A representative for the Colorado Immigrant Rights Coalition said Secure Communities was “a mass deportation dragnet program, pure and simple” Proponents of the bill have advocated that violent crimes such assault, sex crimes, homocides, human trafficking and robbery occur more frequently among undocumented people.
Democrat legislators also said no to another bill that required proof of citizenship before one could register to vote. It also authorized Colorado’s secretary of state to discount the votes of anyone who did not supply sufficient proof of citizenship. The purpose of the bill was to reduce election fraud, but proponents gave no examples of non-citizens casting ballots.
“Why is this not something else than a witch hunt?” asked a Democratic senator.
The same Republican senator sponsored both bills.
He told NYC Criminal Lawyers, “Senate Democrats continually say illegal immigration is a federal problem that cannot be addressed on the state level.
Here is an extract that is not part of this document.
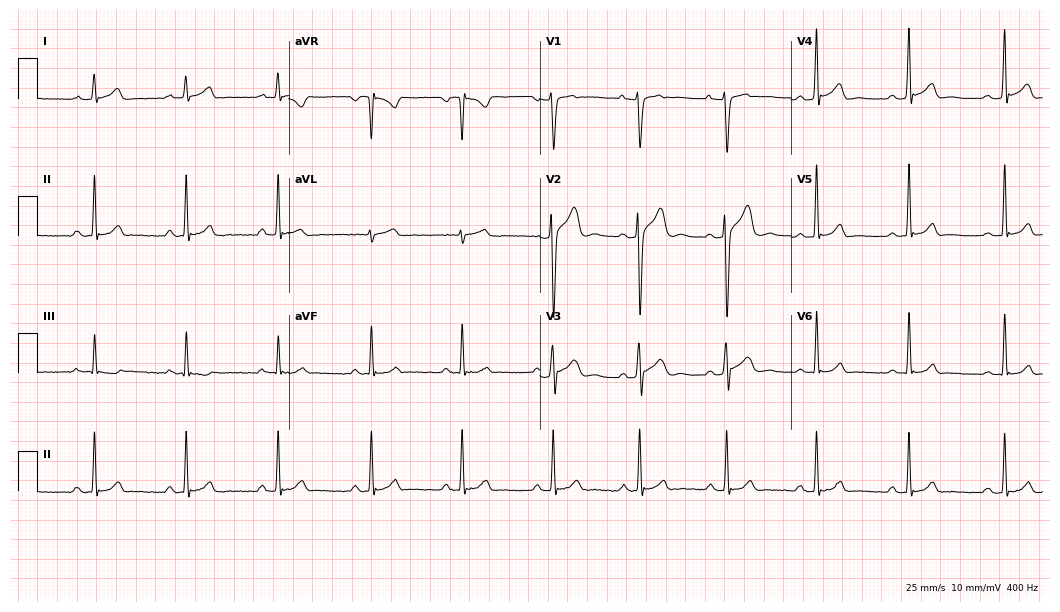
Standard 12-lead ECG recorded from a man, 25 years old. None of these six findings is recorded: first-degree AV block, right bundle branch block (RBBB), left bundle branch block (LBBB), sinus bradycardia, atrial fibrillation (AF), sinus tachycardia.

Yet just this morning they voted to grant in-state tuition to illegal immigrants.”
The Democratic majority in the Colorado Senate did approve a bill that would let undocumented students at state universities pay tuition at a lower in-state rate, so long as they were in the process of regularizing their immigration status. The Republican-dominated House of Representatives in Colorado does not expect it to pass.
The Republican senator said, “What this bill really does is incentivizing foreigners to come to this country illegally.”